President's Perspective October 2012
Scope of Practice: A Restricted Perspective
By Michelle L. Butterworth, DPM, FACFAS, President
While I love living in South Carolina, I do not enjoy its limited scope of practice for podiatric physicians. South Carolina law does not allow a podiatrist to perform ankle surgery and is one of only five states with such a restriction. I moved here in 1999 upon completion of my residency where I was trained in all aspects of foot and ankle surgery, but I chose to move here with the hope that the law would be changed, and I could utilize the full extent of my surgical training.
After 13 years of being intimately involved with the scope of practice battle for South Carolina, I can honestly say I have never been more wrong. We have lost every legislative battle, significant money, and are no better off than when I moved here.

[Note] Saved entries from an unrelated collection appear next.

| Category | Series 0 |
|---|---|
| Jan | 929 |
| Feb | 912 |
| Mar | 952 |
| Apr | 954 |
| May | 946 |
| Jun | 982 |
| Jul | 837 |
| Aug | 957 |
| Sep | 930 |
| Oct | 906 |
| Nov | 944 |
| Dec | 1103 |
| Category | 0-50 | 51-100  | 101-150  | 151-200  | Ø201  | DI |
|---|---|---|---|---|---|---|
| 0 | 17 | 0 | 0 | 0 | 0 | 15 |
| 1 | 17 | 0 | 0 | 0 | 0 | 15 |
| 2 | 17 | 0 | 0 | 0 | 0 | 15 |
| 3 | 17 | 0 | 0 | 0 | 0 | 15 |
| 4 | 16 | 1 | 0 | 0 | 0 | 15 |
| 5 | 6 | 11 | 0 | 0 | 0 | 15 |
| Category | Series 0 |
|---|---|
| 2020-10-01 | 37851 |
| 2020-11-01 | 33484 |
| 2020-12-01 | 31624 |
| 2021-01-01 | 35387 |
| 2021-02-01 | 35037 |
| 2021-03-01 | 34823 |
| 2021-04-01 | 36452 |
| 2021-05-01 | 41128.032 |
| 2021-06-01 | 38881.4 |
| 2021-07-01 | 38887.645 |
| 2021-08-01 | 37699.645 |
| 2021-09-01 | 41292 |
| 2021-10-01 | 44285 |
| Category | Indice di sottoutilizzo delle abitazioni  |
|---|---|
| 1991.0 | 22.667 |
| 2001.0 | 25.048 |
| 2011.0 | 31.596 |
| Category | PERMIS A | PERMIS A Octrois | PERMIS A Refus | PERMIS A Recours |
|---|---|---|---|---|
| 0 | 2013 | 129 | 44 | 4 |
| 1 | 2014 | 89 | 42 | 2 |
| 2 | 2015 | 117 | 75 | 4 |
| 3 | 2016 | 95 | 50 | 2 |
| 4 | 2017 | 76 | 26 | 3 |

We have educated the public and legislators on our education, training, and certification. We have done our grassroots campaigning. We made our PAC contributions. We met with the orthopaedists and tried to reach a compromise, even going so far as to require rearfoot certification, similar to what recently passed in New York. Bottom line: We have done all and given all that we could.

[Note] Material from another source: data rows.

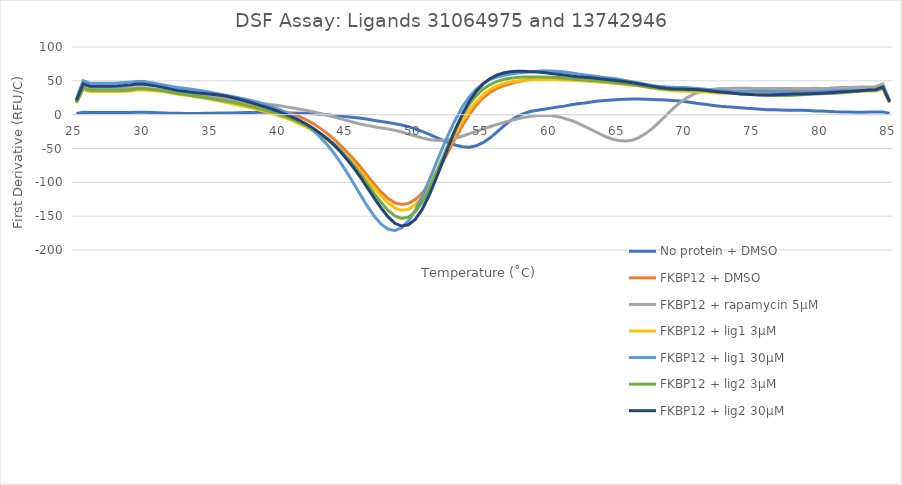
| Category | No protein + DMSO | FKBP12 + DMSO | FKBP12 + rapamycin 5µM | FKBP12 + lig1 3µM | FKBP12 + lig1 30µM | FKBP12 + lig2 3µM | FKBP12 + lig2 30µM |
|---|---|---|---|---|---|---|---|
| 25.0 | 1.662 | 18.797 | 19.254 | 17.077 | 23.174 | 17.959 | 21.001 |
| 25.5 | 3.601 | 40.727 | 41.717 | 37 | 50.211 | 38.911 | 45.502 |
| 26.0 | 3.324 | 37.594 | 38.508 | 34.154 | 46.349 | 35.917 | 42.002 |
| 26.5 | 3.324 | 37.594 | 38.508 | 34.154 | 46.349 | 35.917 | 42.002 |
| 27.0 | 3.324 | 37.594 | 38.508 | 34.154 | 46.349 | 35.917 | 42.002 |
| 27.5 | 3.334 | 37.591 | 38.491 | 34.14 | 46.285 | 35.905 | 41.94 |
| 28.0 | 3.282 | 37.599 | 38.594 | 34.203 | 46.685 | 35.963 | 42.323 |
| 28.5 | 3.063 | 37.705 | 38.799 | 34.443 | 47.41 | 36.16 | 43.009 |
| 29.0 | 3.117 | 38.053 | 39.233 | 35.132 | 48.058 | 36.963 | 43.924 |
| 29.5 | 3.569 | 39.157 | 39.894 | 36.332 | 49.15 | 38.254 | 45.227 |
| 30.0 | 3.59 | 39.229 | 39.253 | 36.645 | 48.98 | 38.352 | 45.037 |
| 30.5 | 3.128 | 37.986 | 37.834 | 35.773 | 47.29 | 37.441 | 43.432 |
| 31.0 | 2.868 | 36.8 | 36.779 | 34.917 | 45.499 | 36.435 | 41.83 |
| 31.5 | 2.575 | 35.178 | 35.678 | 33.809 | 43.609 | 34.939 | 39.981 |
| 32.0 | 2.106 | 33.069 | 34.636 | 31.874 | 41.578 | 32.951 | 37.728 |
| 32.5 | 1.913 | 31.619 | 34.175 | 30.078 | 40.087 | 31.257 | 35.821 |
| 33.0 | 1.849 | 30.765 | 33.647 | 28.926 | 38.959 | 29.885 | 34.482 |
| 33.5 | 1.748 | 29.905 | 32.414 | 27.459 | 37.537 | 28.405 | 33.246 |
| 34.0 | 1.883 | 29.338 | 30.935 | 25.669 | 36.054 | 26.8 | 32.141 |
| 34.5 | 2.077 | 28.65 | 28.992 | 24.1 | 34.575 | 25.229 | 31.174 |
| 35.0 | 2.154 | 27.652 | 26.68 | 22.448 | 32.695 | 23.669 | 30.255 |
| 35.5 | 2.415 | 26.409 | 24.711 | 20.445 | 30.614 | 21.877 | 29.124 |
| 36.0 | 2.62 | 24.762 | 23.144 | 18.342 | 28.801 | 20.117 | 27.55 |
| 36.5 | 2.628 | 22.667 | 21.582 | 16.182 | 26.94 | 18.478 | 25.399 |
| 37.0 | 2.829 | 20.598 | 20.206 | 13.973 | 24.912 | 16.491 | 22.801 |
| 37.5 | 3.2 | 18.346 | 19.302 | 11.78 | 22.682 | 14.087 | 20.106 |
| 38.0 | 3.326 | 15.894 | 18.286 | 9.452 | 20.42 | 11.701 | 17.25 |
| 38.5 | 3.4 | 13.502 | 17.013 | 7.001 | 17.884 | 9.086 | 14.104 |
| 39.0 | 3.406 | 11.154 | 15.899 | 4.388 | 14.854 | 6.189 | 10.916 |
| 39.5 | 3.144 | 8.722 | 14.664 | 1.322 | 11.218 | 3.313 | 7.646 |
| 40.0 | 2.728 | 6.19 | 13.101 | -2.061 | 7.42 | 0.283 | 4.032 |
| 40.5 | 2.516 | 3.518 | 11.502 | -5.547 | 3.072 | -3.16 | 0.026 |
| 41.0 | 2.43 | 0.372 | 9.971 | -9.55 | -2.317 | -7.145 | -4.285 |
| 41.5 | 2.244 | -3.379 | 8.097 | -13.993 | -8.419 | -11.61 | -8.971 |
| 42.0 | 1.885 | -7.959 | 6.068 | -18.592 | -15.433 | -16.556 | -14.259 |
| 42.5 | 1.425 | -13.532 | 3.934 | -23.928 | -23.771 | -21.911 | -20.439 |
| 43.0 | 0.767 | -20.235 | 1.642 | -30.249 | -33.479 | -28.086 | -27.585 |
| 43.5 | -0.146 | -27.747 | -0.782 | -36.979 | -44.303 | -35.128 | -35.545 |
| 44.0 | -1.11 | -36.175 | -3.506 | -44.572 | -56.857 | -43.17 | -44.723 |
| 44.5 | -1.992 | -45.704 | -6.187 | -53.511 | -71.133 | -52.753 | -55.28 |
| 45.0 | -3.004 | -55.928 | -8.835 | -63.176 | -86.625 | -63.857 | -67.036 |
| 45.5 | -4.214 | -66.719 | -11.574 | -73.468 | -102.977 | -75.909 | -79.751 |
| 46.0 | -5.453 | -78.553 | -14.09 | -84.863 | -119.861 | -88.992 | -93.809 |
| 46.5 | -6.876 | -91.124 | -16.013 | -96.921 | -136.23 | -103.063 | -108.934 |
| 47.0 | -8.478 | -103.31 | -17.797 | -108.903 | -150.623 | -117.027 | -124.085 |
| 47.5 | -9.978 | -114.537 | -19.603 | -120.361 | -161.943 | -130.111 | -138.366 |
| 48.0 | -11.448 | -123.973 | -21.252 | -130.511 | -169.247 | -141.567 | -151.114 |
| 48.5 | -13.296 | -130.362 | -23.239 | -138.004 | -171.334 | -149.779 | -160.56 |
| 49.0 | -15.338 | -132.807 | -25.686 | -141.368 | -167.093 | -153.356 | -164.566 |
| 49.5 | -17.751 | -131.126 | -28.508 | -139.958 | -156.867 | -151.328 | -162.703 |
| 50.0 | -20.901 | -125.567 | -31.476 | -133.532 | -141.475 | -143.23 | -154.801 |
| 50.5 | -24.759 | -116.378 | -34.35 | -121.941 | -121.551 | -129.568 | -140.415 |
| 51.0 | -28.848 | -103.609 | -36.641 | -105.843 | -98.509 | -110.992 | -120.26 |
| 51.5 | -33.174 | -88.113 | -37.99 | -86.852 | -74.084 | -88.718 | -96.579 |
| 52.0 | -37.725 | -70.948 | -38.021 | -66.38 | -49.743 | -65.059 | -70.855 |
| 52.5 | -41.908 | -52.434 | -36.708 | -45.676 | -26.783 | -41.746 | -44.715 |
| 53.0 | -45.225 | -33.595 | -34.48 | -26.09 | -5.997 | -19.606 | -20.152 |
| 53.5 | -47.475 | -15.741 | -31.5 | -8.533 | 12.066 | -0.29 | 1.571 |
| 54.0 | -48.058 | 0.348 | -28.102 | 6.638 | 26.552 | 15.488 | 19.824 |
| 54.5 | -46.037 | 13.993 | -24.696 | 19.254 | 37.605 | 28.005 | 34.176 |
| 55.0 | -41.397 | 24.666 | -21.267 | 29.212 | 46.011 | 37.541 | 45.144 |
| 55.5 | -34.588 | 32.671 | -17.797 | 36.824 | 51.817 | 44.287 | 53.211 |
| 56.0 | -26.128 | 38.423 | -14.664 | 42.298 | 55.416 | 48.91 | 58.396 |
| 56.5 | -17.176 | 42.448 | -11.678 | 45.828 | 57.865 | 51.972 | 61.493 |
| 57.0 | -9.167 | 45.649 | -8.774 | 48.154 | 59.827 | 53.908 | 63.347 |
| 57.5 | -3 | 48.383 | -6.459 | 49.862 | 61.299 | 54.982 | 64.06 |
| 58.0 | 1.553 | 50.6 | -4.401 | 50.873 | 62.433 | 55.582 | 63.999 |
| 58.5 | 4.584 | 52.324 | -2.477 | 51.431 | 63.414 | 55.826 | 63.603 |
| 59.0 | 6.386 | 53.786 | -1.405 | 51.966 | 64.336 | 55.794 | 63.001 |
| 59.5 | 7.898 | 54.632 | -1.148 | 52.194 | 64.867 | 55.663 | 62.186 |
| 60.0 | 9.682 | 54.865 | -1.387 | 51.954 | 64.608 | 55.265 | 60.997 |
| 60.5 | 11.173 | 54.905 | -2.839 | 51.662 | 63.95 | 54.515 | 59.677 |
| 61.0 | 12.644 | 54.744 | -5.452 | 51.368 | 63.163 | 53.738 | 58.534 |
| 61.5 | 14.584 | 54.093 | -8.495 | 50.947 | 61.813 | 52.872 | 57.313 |
| 62.0 | 16.144 | 53.424 | -12.462 | 50.423 | 60.044 | 51.912 | 56.066 |
| 62.5 | 17.333 | 53.051 | -17.321 | 49.793 | 58.709 | 51.235 | 55.182 |
| 63.0 | 18.809 | 52.665 | -22.254 | 49.075 | 57.659 | 50.576 | 54.392 |
| 63.5 | 20.062 | 52.05 | -27.122 | 48.249 | 56.204 | 49.691 | 53.388 |
| 64.0 | 20.805 | 51.564 | -32.087 | 47.362 | 54.818 | 48.895 | 52.227 |
| 64.5 | 21.743 | 50.974 | -35.977 | 46.451 | 53.808 | 48.081 | 51.123 |
| 65.0 | 22.471 | 49.682 | -38.28 | 45.601 | 52.47 | 46.931 | 50.016 |
| 65.5 | 22.788 | 48.01 | -39.064 | 44.668 | 50.535 | 45.686 | 48.616 |
| 66.0 | 23.047 | 46.611 | -37.765 | 43.644 | 48.676 | 44.612 | 47.086 |
| 66.5 | 23.04 | 44.994 | -33.945 | 42.324 | 46.929 | 43.213 | 45.64 |
| 67.0 | 22.713 | 43.011 | -27.968 | 40.736 | 44.837 | 41.424 | 43.912 |
| 67.5 | 22.533 | 41.604 | -20.244 | 39.166 | 42.898 | 39.834 | 41.946 |
| 68.0 | 22.157 | 40.503 | -11.02 | 37.599 | 41.682 | 38.608 | 40.28 |
| 68.5 | 21.567 | 39.168 | -1.165 | 36.271 | 41.005 | 37.531 | 39.032 |
| 69.0 | 20.975 | 38.175 | 8.515 | 35.356 | 40.435 | 36.81 | 38.204 |
| 69.5 | 20.151 | 37.74 | 17.199 | 34.938 | 40.14 | 36.75 | 37.825 |
| 70.0 | 19.045 | 37.09 | 24.437 | 34.622 | 39.931 | 36.692 | 37.57 |
| 70.5 | 17.731 | 36.344 | 29.975 | 34.282 | 39.307 | 36.303 | 37.21 |
| 71.0 | 16.248 | 35.761 | 33.846 | 33.848 | 38.363 | 35.802 | 36.68 |
| 71.5 | 14.895 | 35.07 | 36.257 | 33.324 | 37.373 | 35.257 | 35.801 |
| 72.0 | 13.669 | 34.433 | 37.745 | 32.565 | 36.318 | 34.286 | 34.634 |
| 72.5 | 12.398 | 33.895 | 38.574 | 31.861 | 35.4 | 33.166 | 33.567 |
| 73.0 | 11.603 | 33.533 | 38.837 | 31.507 | 34.88 | 32.324 | 32.598 |
| 73.5 | 11.064 | 33.462 | 38.898 | 31.139 | 34.642 | 31.626 | 31.515 |
| 74.0 | 10.191 | 33.455 | 39.021 | 30.79 | 34.474 | 30.825 | 30.621 |
| 74.5 | 9.42 | 33.282 | 38.995 | 30.723 | 34.466 | 30.148 | 30.015 |
| 75.0 | 8.904 | 33.277 | 38.834 | 30.688 | 34.628 | 29.767 | 29.445 |
| 75.5 | 8.051 | 33.297 | 38.826 | 30.3 | 34.672 | 29.248 | 29.128 |
| 76.0 | 7.305 | 33.182 | 38.849 | 30.068 | 34.386 | 28.604 | 29.194 |
| 76.5 | 7.12 | 33.456 | 38.71 | 30.114 | 34.097 | 28.278 | 29.411 |
| 77.0 | 6.884 | 34.054 | 38.589 | 30.003 | 34.111 | 28.32 | 29.738 |
| 77.5 | 6.534 | 34.534 | 38.73 | 29.883 | 33.869 | 28.504 | 30.109 |
| 78.0 | 6.482 | 35.042 | 38.763 | 30.223 | 33.497 | 28.877 | 30.366 |
| 78.5 | 6.409 | 35.608 | 38.687 | 30.607 | 33.655 | 29.407 | 30.667 |
| 79.0 | 5.979 | 35.721 | 38.76 | 30.791 | 34.189 | 30.015 | 30.975 |
| 79.5 | 5.538 | 35.548 | 38.9 | 31.141 | 34.331 | 30.522 | 31.256 |
| 80.0 | 5.244 | 35.607 | 38.829 | 31.777 | 34.62 | 30.767 | 31.74 |
| 80.5 | 4.818 | 35.757 | 39.11 | 32.301 | 35.342 | 31.178 | 32.406 |
| 81.0 | 4.272 | 35.649 | 39.663 | 32.711 | 35.754 | 31.764 | 33.06 |
| 81.5 | 4.012 | 35.737 | 39.966 | 33.277 | 35.788 | 32.379 | 33.742 |
| 82.0 | 3.919 | 35.994 | 40.206 | 33.924 | 36.052 | 33.126 | 34.42 |
| 82.5 | 3.741 | 36.044 | 40.672 | 34.213 | 36.415 | 34.123 | 35.118 |
| 83.0 | 3.729 | 36.036 | 40.825 | 34.466 | 36.445 | 35.224 | 35.73 |
| 83.5 | 3.823 | 36.15 | 40.94 | 34.926 | 36.771 | 35.912 | 36.466 |
| 84.0 | 3.824 | 36.23 | 41.231 | 35.003 | 37.052 | 36.415 | 36.943 |
| 84.5 | 4.086 | 39.157 | 45.235 | 38.182 | 40.816 | 39.484 | 40.961 |
| 85.0 | 1.883 | 18.035 | 21.156 | 17.77 | 19.151 | 18.099 | 19.312 |

I say it’s time for a change of strategy. Let’s call it what it is: We are in an economic turf war– and always have been. And you see it in dozens of specialties: anesthesia, psychology, optometry, APRNs vs. MDs, and many others. It has nothing to do with our education, training, or patient safety. It’s a restriction of trade and I think it’s time to get the Federal Trade Commission (FTC) involved.
The FTC is a law enforcement agency charged by Congress with protecting the public against anticompetitive behavior and deceptive and unfair trade practices. When healthcare markets are competitive, consumers benefit from lower costs, better care, and more innovation. Restricted scope of practice acts preclude many podiatric surgeons from performing the full range of services that they were educated, licensed, and board certified to deliver, as well as restrict patient access to their services. Such anticompetitive measures limit competition, impair free markets for healthcare services, risk additional cost increases to our already costly healthcare system, and fail to improve patient safety.

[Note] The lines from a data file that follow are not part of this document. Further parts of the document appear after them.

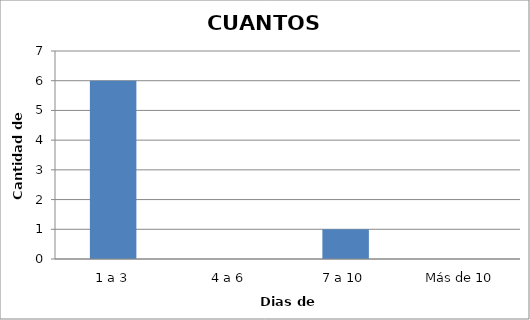
| Category | Series 0 |
|---|---|
| 1 a 3 | 6 |
| 4 a 6 | 0 |
| 7 a 10 | 1 |
| Más de 10 | 0 |
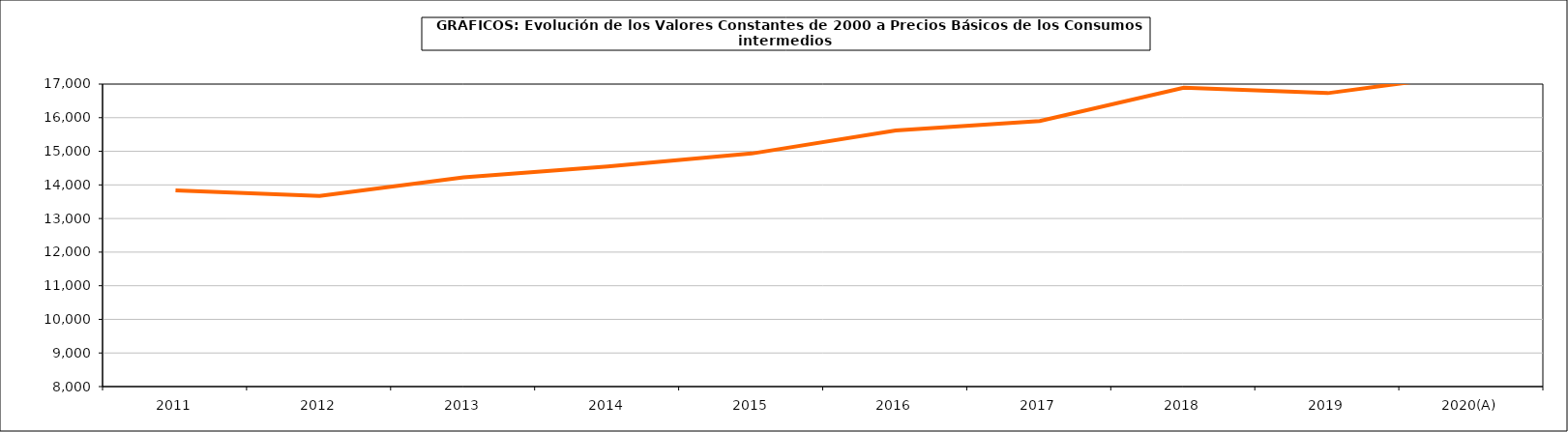
| Category | Total consumos intermedios |
|---|---|
| 2011 | 13835.8 |
| 2012 | 13669.3 |
| 2013 | 14227.7 |
| 2014 | 14550.6 |
| 2015 | 14933.8 |
| 2016 | 15620.2 |
| 2017 | 15898.5 |
| 2018 | 16891.1 |
| 2019 | 16730.8 |
| 2020(A) | 17296.3 |
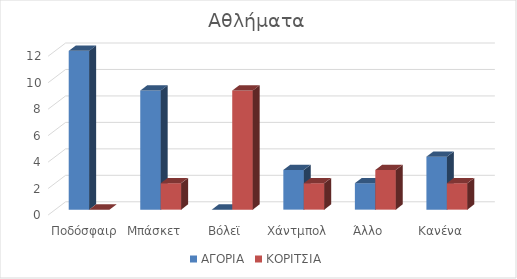
| Category | ΑΓΟΡΙΑ | ΚΟΡΙΤΣΙΑ |
|---|---|---|
| Ποδόσφαιρο | 12 | 0 |
| Μπάσκετ | 9 | 2 |
| Βόλεϊ | 0 | 9 |
| Χάντμπολ | 3 | 2 |
| Άλλο | 2 | 3 |
| Κανένα | 4 | 2 |
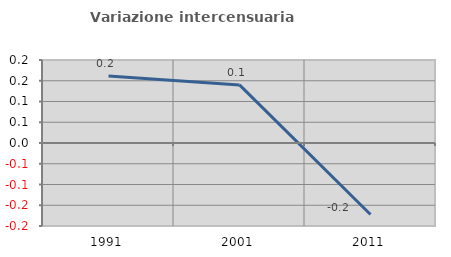
| Category | Variazione intercensuaria annua |
|---|---|
| 1991.0 | 0.161 |
| 2001.0 | 0.14 |
| 2011.0 | -0.172 |
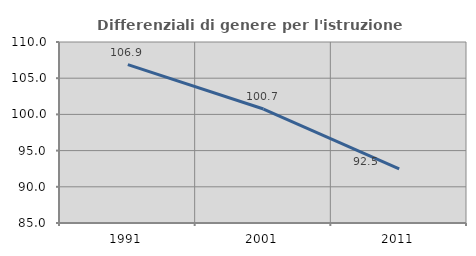
| Category | Differenziali di genere per l'istruzione superiore |
|---|---|
| 1991.0 | 106.877 |
| 2001.0 | 100.745 |
| 2011.0 | 92.463 |
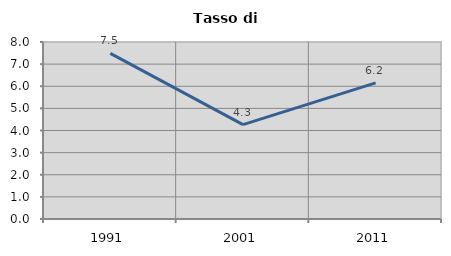
| Category | Tasso di disoccupazione   |
|---|---|
| 1991.0 | 7.483 |
| 2001.0 | 4.268 |
| 2011.0 | 6.154 |

By responding to state-based requests to evaluate state regulatory and legislative proposals that jeopardize or threaten patient access to quality healthcare, the FTC is fulfilling its duty to promote market competition and its benefits.
In just the past few months, the FTC has supported bills to make it simpler for APRNs to serve Kentucky and Louisiana health consumers by eliminating restricted practices. They have also recommended that the Maine Dental Board not impose certain restrictions to dental hygienists. And when the FTC fulfilled its duty, the American Medical Association criticized them, charging that the FTC shouldn’t interfere with states’ rights.
AMA President Jeremy Lazarus, MD, said the FTC does not have the clinical expertise to make judgments regarding the competency of healthcare professionals to perform medical procedures, stating that the “FTC staff are not experts in patient care or safety and should not offer advice on such matters.” If so, then I must ask, “What qualifies our state legislators as healthcare experts?”
I applaud the work of the FTC. Ensuring competition in healthcare is more important than ever as the U.S. seeks to identify and promote cost-effective, team-based models of healthcare delivery. As our population ages and healthcare needs expand, healthcare professionals, such as ACFAS surgeons, must be allowed to practice to the fullest extent of their education, training, licensure, and certification.
In the late 1970s the FTC overcame strong objections from the pharmaceutical industry and mandated generic prescribing. The sky did not fall on Pharma then, nor would the sky fall on any medical practitioner today if the FTC mandated free and unfettered patient access to healthcare practitioners who are, in fact, even better trained in their subspecialties than MDs.
It’s predicted there will be a huge shortage of healthcare practitioners when all Americans gain access to health insurance. If the AMA refuses to acknowledge that their 19th century vision of MDs being the only medical providers on the planet is outdated, then perhaps it’s time for the FTC to help them see the new realities of healthcare.